You know, they haven’t yet said why I should debate them, they haven’t even said what the question is, or what side they’re taking, and this joker is setting the terms and telling me it’s for money. Does he even know the mathematician, the astronomer, and the physicist he has decided are the judges? Right: and I’m going to name Barack Obama, Satan, and the President of Mars to be judges now. This is getting ridiculous, and I tell them they’ve been nattering at me for hours and can’t even tell me what I’m supposed to be debating here.
So finally pretentious twit lays down the rules…not that I was asking for them, or even cared what perimeter he was trying to set up.
Heck, does he even know Robert Wright, the fellow he is so blithely proposing as referee?
But at last, finally, after 3 hours of taunting me (time I spent teaching a class and attending a committee meeting), they drop their grand question on me.

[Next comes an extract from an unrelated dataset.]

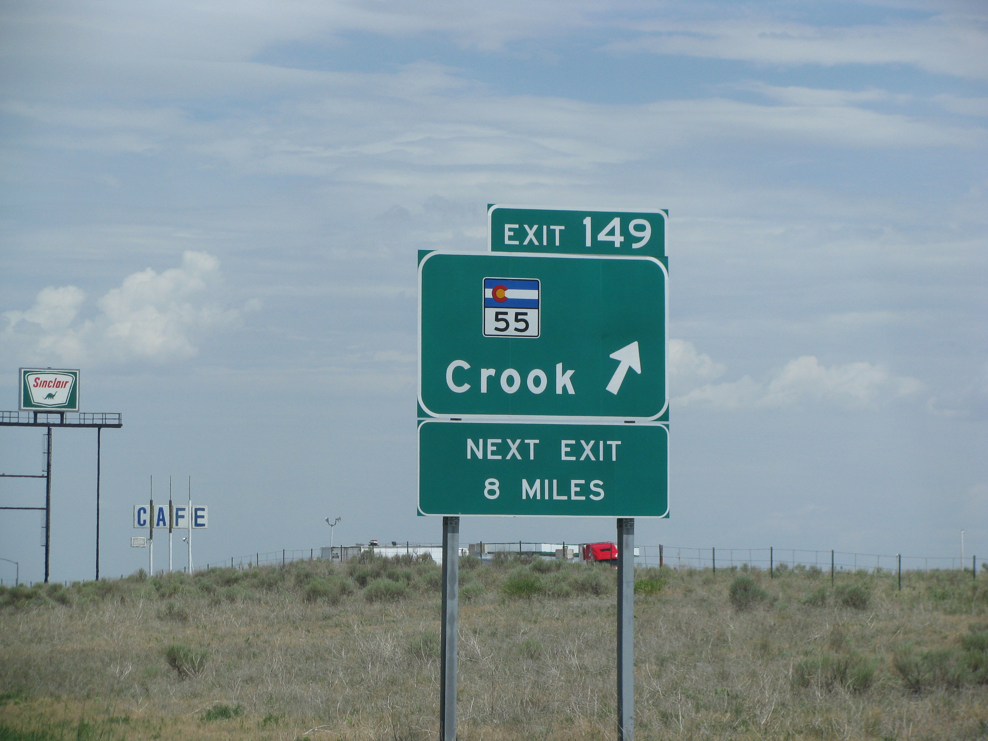 next exit
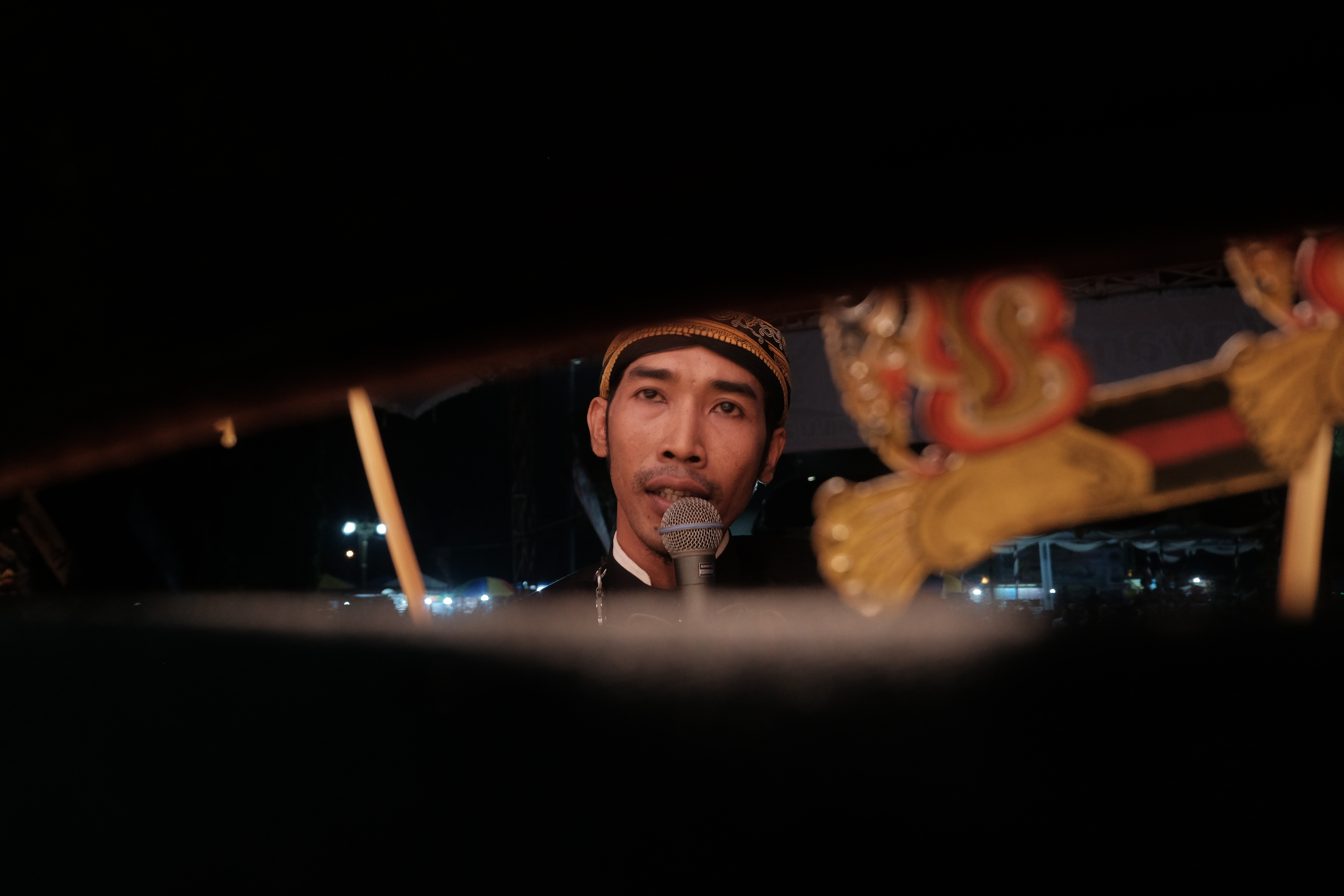 Dalang (ngudal piwulang) merupakan salah seorang yang menjalankan wayang kulit. DAlang melakukan fungsinya sebagai pengatur pertunjukkan wayang kulit secara keseluruhan. Ia menjadi sutradara, memerankan suara semua tokoh dalam lakon wayang, memandu pengiring musik pentas wayang.

A belief in God is more scientific than atheism, using the best measures of science.
What a waste of time: a boring question that contains its own contradiction. How can you claim a supernatural being, by definition inaccessible to any natural means of detection, can be at all scientific?
I was done and told them so. And people wonder why I’m quick to give nagging nitwits the boot: because every time I give them a little slack they just demonstrate why they weren’t worth engaging in the first place.
I did look into this @taskawi’s stream to see if he’s always so terribly afflicted with grandiosity, and yes, he is: he’d jumped to me after howling at Glenn Beck.
Just a warning: ignore this guy. He’s a flaming full-on freaked out kook.